Are you talking to yourself, or is there something wrong with the name on this post?

Comment author: Zack_M_Davis 28 November 2011 07:46:36AM 4 points [-]

One presumes that the second paragraph ought to be italicized, to indicate that it is a quotation of HighlyAmused's earlier comment. Interestingly, the Internet Archive's record of this thread as it appeared on its old home at Overcoming Bias does display the italics correctly; it is certainly odd that the move to Less Wrong should result in such an idiosyncratic error.

Comment author: Caledonian2 20 December 2007 12:13:34AM -2 points [-]

Traditional IQ tests sensibly and reliably measure a range of around 60-140. Richard Feynman's measured IQ was 137, but you have to translate that as "outside the range of the IQ test"

No. It is far more likely that the qualities that made Feynman a genius were not those that were measured by IQ tests.

It's not a matter of his intellect being outside of a range. Intellect has a dimensionality far greater than IQ tests measure, period.

Comment author: JulianMorrison 20 December 2007 12:37:52AM 0 points [-]

I have a suspicion that very high IQ is like comparing cheetahs to dogs. The dog isn't worse, he's just less of a specialist. High IQ means using the same wetware differently. More computation effort is devoted to a particular range of tasks. When you get into the ultra-genius range, you are actually starting to chip away at features used by the rest of the system. A narrow focus on one mode of cognition is unavoidable.

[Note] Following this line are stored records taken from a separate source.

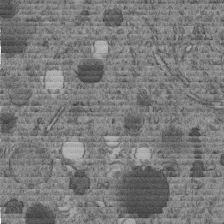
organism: C. elegans
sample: C. elegans embryo early stage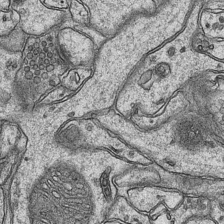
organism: Mouse
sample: CA1 Hippocampus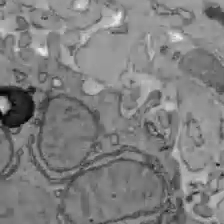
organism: C57BL Mouse
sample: Liver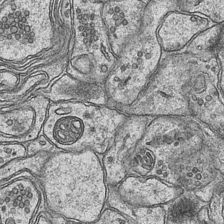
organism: Mouse
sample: CA1 Hippocampus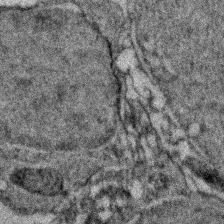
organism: Zebrafish
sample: Zebrafish embryo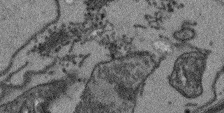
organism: Arabidopsis thaliana
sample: Root tip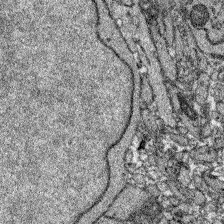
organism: Zebrafish
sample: Larval olfactory bulb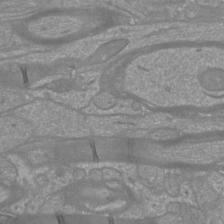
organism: Mouse
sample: Cortical neurons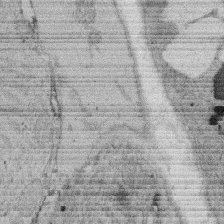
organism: Rat
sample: Salivary granule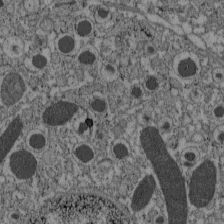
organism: C57BL Mouse
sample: Pancreatic islet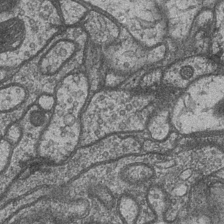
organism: Drosophila
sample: Optic medulla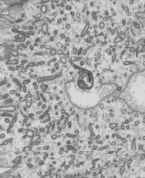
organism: Mouse
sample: Mouse epididymis efferent ductule cilia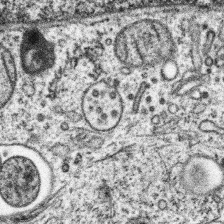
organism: Human
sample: HeLa cells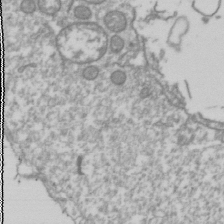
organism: Drosophila
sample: Cell division; meiosis; drosophila spermatocytes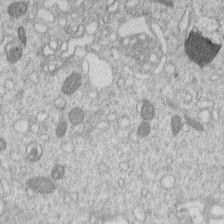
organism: Human
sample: Macrophage cells

Comment author: anonymous20 20 December 2007 03:30:52AM 0 points [-]

Eliezer or Carl:

Is reading "GENERAL INTELLIGENCE," OBJECTIVELY DETERMINED AND MEASURED (http://psychclassics.yorku.ca/Spearman/) the best way to understand what you mean by "Spearman's g?"

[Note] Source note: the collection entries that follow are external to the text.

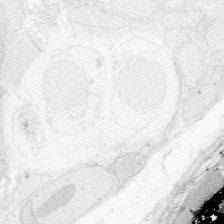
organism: Zebrafish
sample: Whole-Brain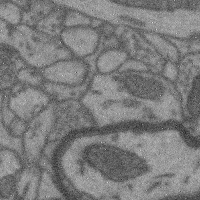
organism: Mouse
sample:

Comment author: Eliezer_Yudkowsky 20 December 2007 03:54:29AM 2 points [-]

Anon, Spearman's original book is pretty old. Try Wikipedia, or search Gene Expression, or this page seems to have a lot of resources. Jensen had a nice intro paper at Psycoloquy, but Psycoloquy seems to be down at the moment.

Comment author: Peter_de_Blanc 20 December 2007 05:43:41AM 1 point [-]

Chris:

I'd agree that mathematicians probably peak somewhere around 40. I can see two things contributing to the subsequent decline: mental degeneration, and an increasingly irrelevant skill set; if your specialty is narrow enough, you may have solved all the easy problems in your microfield. I expect life extension technologies to fix the former problem. For the latter problem, Feynman recommends changing fields every 7 years. Of course, he's Feynman; maybe 10 years is better for us ordinary folks.

Comment author: Colombi 20 February 2014 05:26:30AM 0 points [-]

Is there a hidden meaning to this? I only grasp the exterior feel to this shiny poem.

Comment author: SeanMCoincon 31 July 2014 10:22:52PM 0 points [-]

"...Although, do please make the check out to 'Cash'."